_Records provided_:
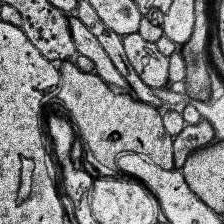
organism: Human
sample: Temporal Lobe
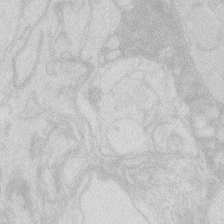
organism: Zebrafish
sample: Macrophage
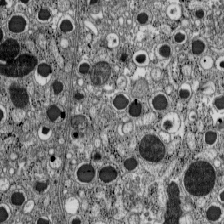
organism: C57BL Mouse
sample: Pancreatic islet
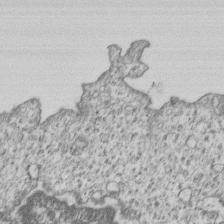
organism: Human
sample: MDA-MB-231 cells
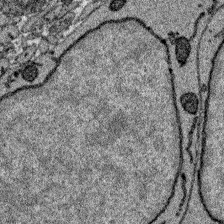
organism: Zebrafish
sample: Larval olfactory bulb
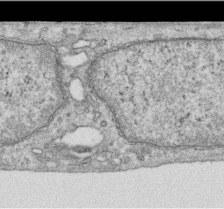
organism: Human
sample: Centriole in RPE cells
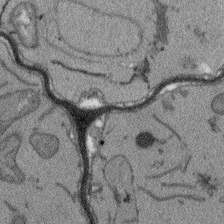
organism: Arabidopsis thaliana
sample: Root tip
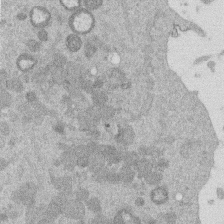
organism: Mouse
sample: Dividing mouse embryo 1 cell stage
---
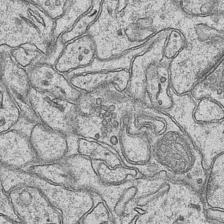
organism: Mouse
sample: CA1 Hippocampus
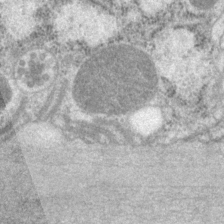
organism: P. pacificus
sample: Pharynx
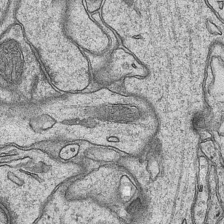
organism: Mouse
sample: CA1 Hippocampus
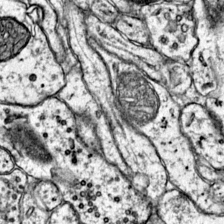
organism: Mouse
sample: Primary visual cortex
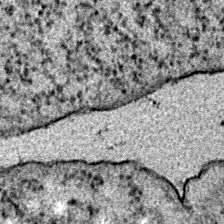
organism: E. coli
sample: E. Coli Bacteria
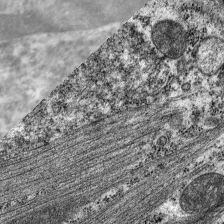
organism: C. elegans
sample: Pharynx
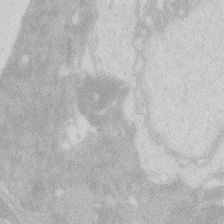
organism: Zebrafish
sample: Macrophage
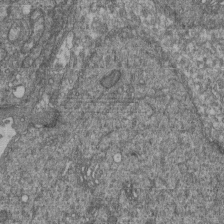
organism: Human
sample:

_Task objective_: Using the data above, which lines fall from the one with "sample: Temporal Lobe" through the one with "sample: Dividing mouse embryo 1 cell stage"? Repeat them exactly, ends included, minus any pictures.

_Worked solution_:
sample: Temporal Lobe
organism: Zebrafish
sample: Macrophage
organism: C57BL Mouse
sample: Pancreatic islet
organism: Human
sample: MDA-MB-231 cells
organism: Zebrafish
sample: Larval olfactory bulb
organism: Human
sample: Centriole in RPE cells
organism: Arabidopsis thaliana
sample: Root tip
organism: Mouse
sample: Dividing mouse embryo 1 cell stage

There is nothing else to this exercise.